St Lucia's nurses anxious over health care sector uncertainty
Nurses Association President Alicia Baptiste
St Lucia Nurses Association President Alicia Baptiste shot down reports that nurses were asked to resign and then reapply for employment at the Owen King European Union Hospital as “just talk”.
That said, nurses on the island do have concerns as the government gets set to roll out its plan for the country’s health sector.
These reports have been circulating for weeks now, purportedly to have emanated from government. However, no one could pinpoint exactly its source within government. The reports have been circulating among nurses and within healthcare facilities islandwide, reaching the desk of Loop News from the mouth of an employee of Victoria Hospital.
When asked whether she has heard the reports and what her take on them is Baptiste said “that’s all talk. I don’t know, we have not been told that so we cannot divulge this information. We have been seeking information but information has not been forthcoming.”
Baptiste was one of several professionals within the health care system demanding that government provide information relating to the sector and on issues pertaining to nurses in particular.
Noting that her association represents about 400 workers at St. Jude Hospital, Victoria Hospital and the Owen King European Union Hospital, Baptiste said they have an obligation to provide its members with information pertaining to their future within the healthcare system, information it does not have at this time.
“In the absence of information, there is room for speculation which makes our members very anxious and rightfully so. As important stakeholders in health care, we need to be part of the process and we call on the powers that be to realize that the nurses are the backbone of healthcare and so our members need to know what is going on,” Baptiste said.
Nurses, Baptiste said, have many concerns, one of which has to do with their pensions.
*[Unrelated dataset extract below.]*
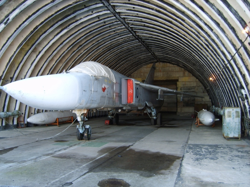 Су-24 в арочном укрытии, аэродром Сиверский
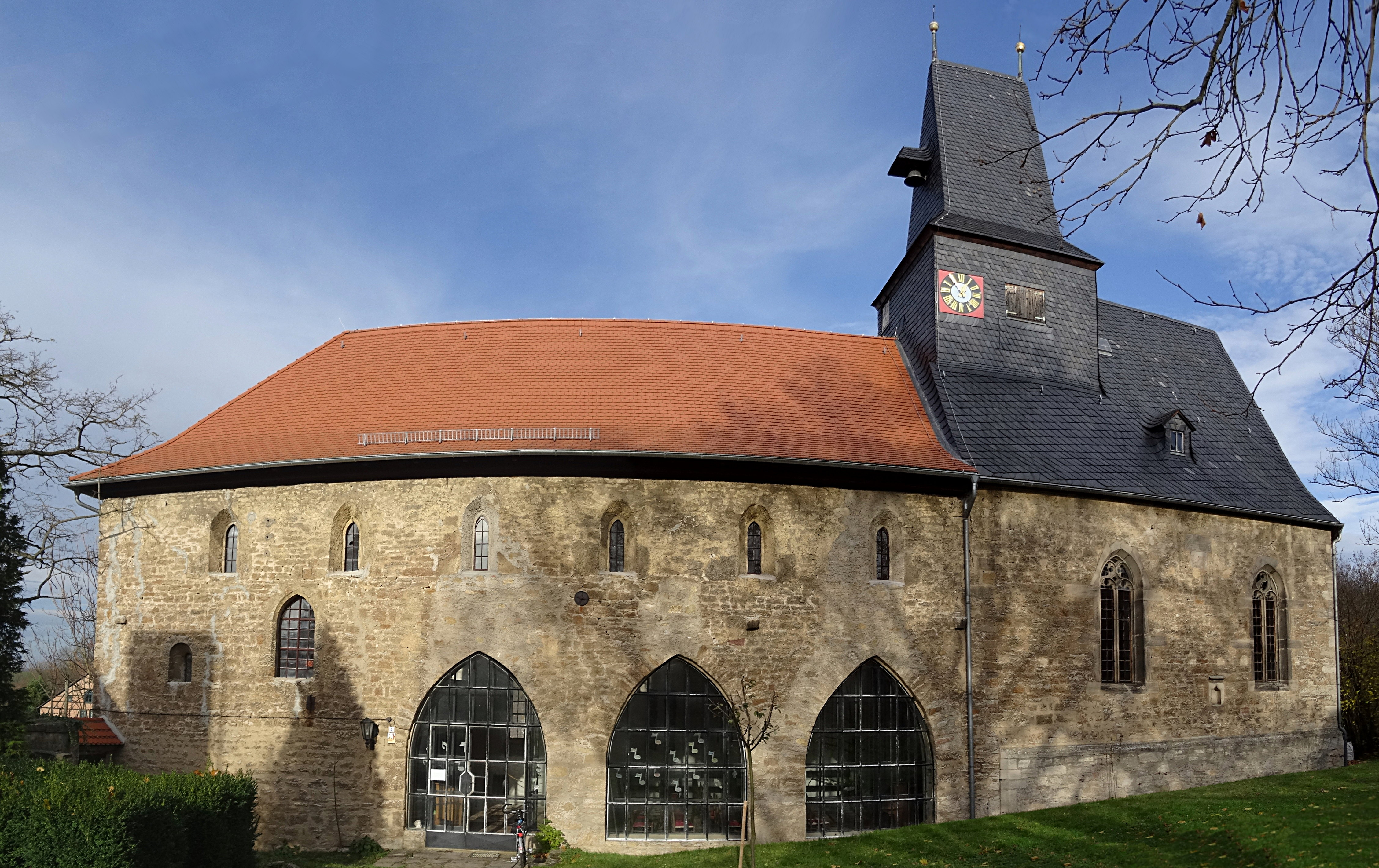 St. Maria und Bartholomäus in Kapellendorf, eine der ältesten bekannten Kirchen Thüringens. Die großen Rundbogenfenster sind Reste eines Seitenschiffes (von 1235 bis 1577).

She wants Prime Minister Allen Chastanet to put in writing what he said about nurses’ pensions being preserved.
“We as nurses have been taught that documentation is key and if we have no documentation we cannot sell that to our members,” she said.
Baptiste also wants to know what happens to the payments made to the National Insurance Corporation (NIC) by nurses from 2003 onwards if they were to resign and reapply for work at the OKEU, which currently is the talk making the rounds at the hospitals.
“So even though the pension rights of a few are maintained, what happens to the majority of our nurses who pay NIC? So as an association we are very concerned and you can understand that our nurses at this present time are very anxious,” Baptiste said.